At his deposition, the witness could not remember the procedure. He could not remember the goat or the goat’s vein. He could not remember much about the day when the patented surgical technique was supposedly invented.

Despite his lack of recollection during his deposition, when he took the stand several months later at trial, the witness vividly recalled, and described for the jury, the events of that now-important day, right down to the way the goat’s vein responded to the treatment. He even spun a tale of self-sacrifice, describing how he recalled shielding a pregnant colleague from x-rays that were used during the procedure by interposing his body between her and the x-ray machine.

Under cross-examination, the witness of course was impeached by his testimony, at deposition, that he could not remember the events of that day. To rehabilitate the witness and explain his suddenly impeccable memory, opposing counsel conducted redirect.

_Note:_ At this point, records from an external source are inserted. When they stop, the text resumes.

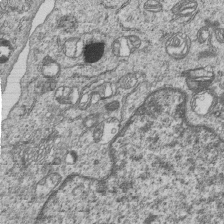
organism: Human
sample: MDA-MB-231 cells
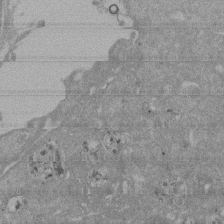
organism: Mouse
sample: ED-1 cell nuclei; centrioles
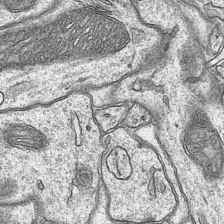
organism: Mouse
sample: CA1 Hippocampus
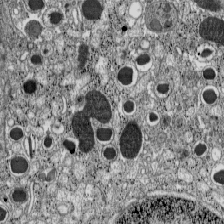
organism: C57BL Mouse
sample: Pancreatic islet
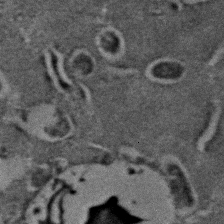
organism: C. elegans
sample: C. elegans embryo
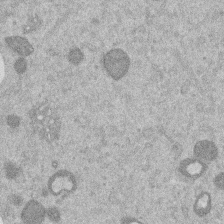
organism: Mouse
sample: Dividing mouse embryo 1 cell stage
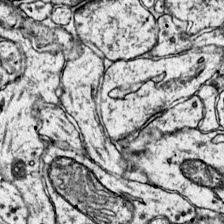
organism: Mouse
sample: Primary visual cortex
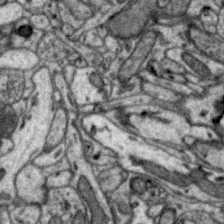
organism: Zebra finch
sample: Brain
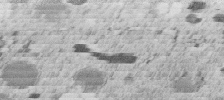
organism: C. elegans
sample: C. elegans embryo early stage
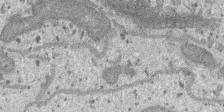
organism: Human
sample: Lung epithelial cells infected with SARS-CoV-2
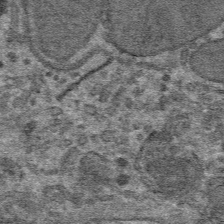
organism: Mouse
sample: Mouse hepatocytes
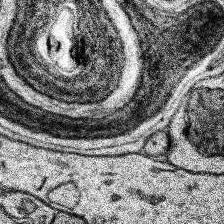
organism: Human
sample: Temporal Lobe
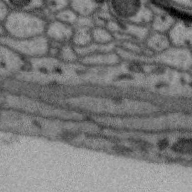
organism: Zebra finch
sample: Brain
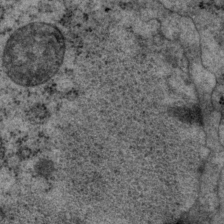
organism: P. pacificus
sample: Pharynx
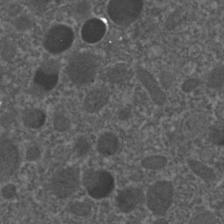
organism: C. elegans
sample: C. elegans embryo
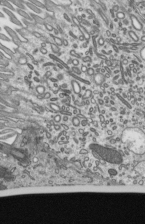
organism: Mouse
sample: Mouse epididymis efferent ductule cilia
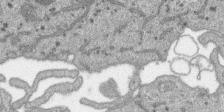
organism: Human
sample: Lung epithelial cells infected with SARS-CoV-2
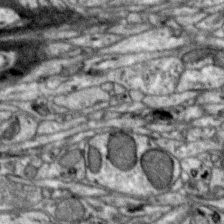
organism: Zebra finch
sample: Brain
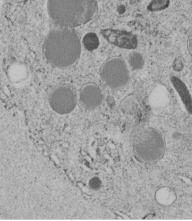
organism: C. elegans
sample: C. elegans embryo early stage
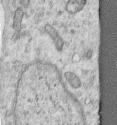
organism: Human
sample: Centriole in RPE cells
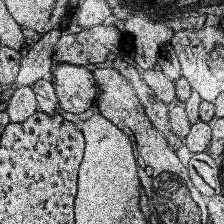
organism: Human
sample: Temporal Lobe
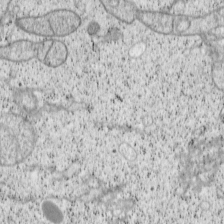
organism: African green monkey
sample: COS-7 cells
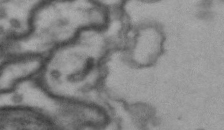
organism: Drosophila
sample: Brain
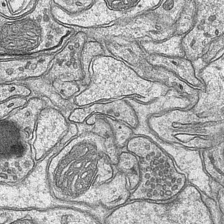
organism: Mouse
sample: CA1 Hippocampus
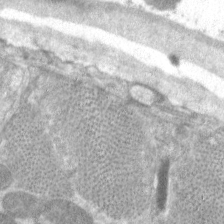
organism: C. elegans
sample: Pharynx

The witness testified during redirect that his discussions with counsel during his preparation for trial brought back the 13-year-old memories of shielding his pregnant colleague from harmful x-rays — which in turn triggered memories of the goat, the procedure and the effect of the procedure on the goat’s vein. After the witness finished reminiscing about heroically protecting his colleague, opposing counsel announced in open court that she, too, was expecting.

Q: What does your trial prep routine consist of?

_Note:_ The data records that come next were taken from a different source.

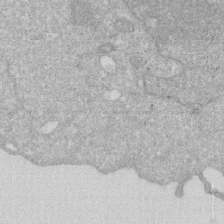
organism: Human
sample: HIV infected U937 cells
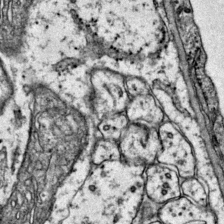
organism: Mouse
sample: Primary visual cortex
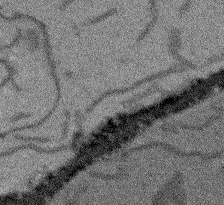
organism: Arabidopsis thaliana
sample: Root tip
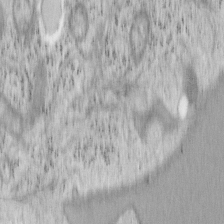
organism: Human
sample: HeLa cells
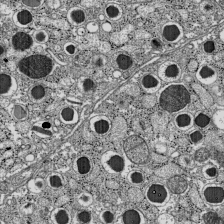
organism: C57BL Mouse
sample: Pancreatic islet
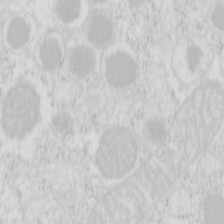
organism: Mouse
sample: Pancreas
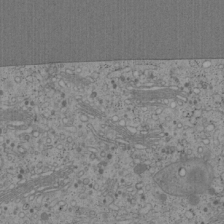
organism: African green monkey
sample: COS-7 cells
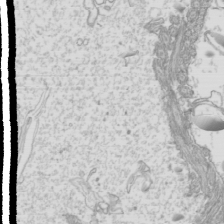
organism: Mouse
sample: Cilia; mouse epididymis
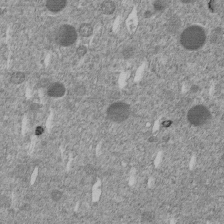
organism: C. elegans
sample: C. elegans embryo early stage
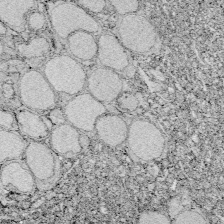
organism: Zebrafish
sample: Whole-Brain
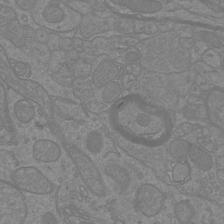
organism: Mouse
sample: Cortical neurons
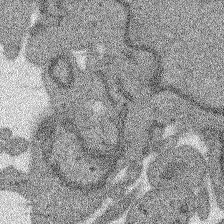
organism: Human
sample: HeLa cells
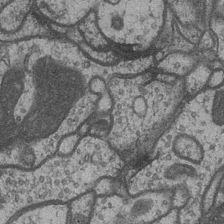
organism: Drosophila
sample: Optic medulla
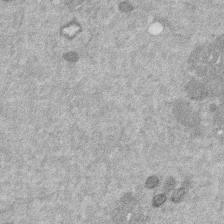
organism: Mouse
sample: Dividing mouse embryo 1 cell stage
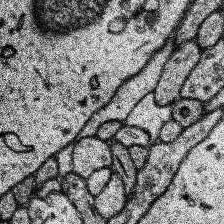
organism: Human
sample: Temporal Lobe
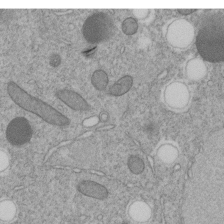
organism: C. elegans
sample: C. elegans embryo early stage
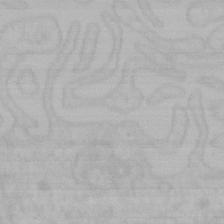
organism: Mouse
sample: Choroid plexus
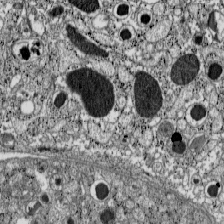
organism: C57BL Mouse
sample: Pancreatic islet
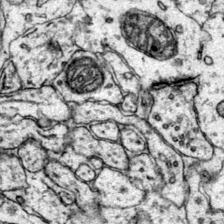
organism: Mouse
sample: Primary visual cortex
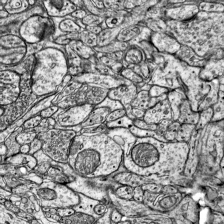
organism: Mouse
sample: Visual Cortex
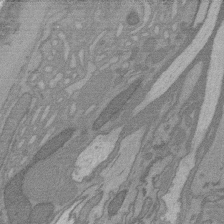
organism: C. elegans
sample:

My trial prep begins when the case is filed. For example, to ensure that we are focused on the themes that will ultimately animate the trial, I work on my opening statement early in the case, and use it as a guide to the discovery process. Similarly, because I believe that trials are won and lost on cross-examination, I begin working on cross early. I develop an outline of how I plan to cross a witness before taking the witness’s deposition.

I ask the team to arrive at the trial site two full weeks in advance for “final” preparations. At the office, there are so many distractions, and we need enough time to polish the opening, our directs, crosses and demonstratives. By arriving early, we avoid (or at least minimize) the all-nighters and can be fresh and eager when it is time to select the jury.

Q: If you could give just one piece of advice to a lawyer on the eve of their first trial, what would it be?

Be yourself. Do not try to be the lawyer you think the jury expects, and do not try to mimic another attorney’s style, no matter how successful he or she is in court. You will be at your best when you are comfortable and natural. People — and juries are just people — relate to other people who are genuine. People don’t like artificiality.

Relatedly, while you should definitely be yourself, you should also be open to learning from many other people as you develop your own personal style. In addition to your mentors within your own firm, don’t forget opposing counsel! You are going to face off against many highly skilled opposing counsel in your career and they have much to teach you. The best lawyers are the best learners, those who are open to learning from everyone.

Q: Name a trial attorney, outside your own firm, who has impressed you and tell us why.

I tried a patent infringement case against Bill Bright of McCarter & English — who has since been elevated to the bench in Connecticut — early in my career. Bill demonstrated all of the skills and values of a great trial lawyer. He was extremely creative in the way that he framed the issues in that case for the jury. He was an aggressive advocate — I will never forget one thundering cross in which Bill displayed a perfectly-calibrated level of righteous indignation after our witness scored points with some late-breaking evidence. Bill also took seriously the obligation to work cooperatively and in a civil fashion with opposing counsel. At a time in my career when I was experiencing other opposing counsel who behaved differently, Bill’s attitude influenced me and helped shape my own approach.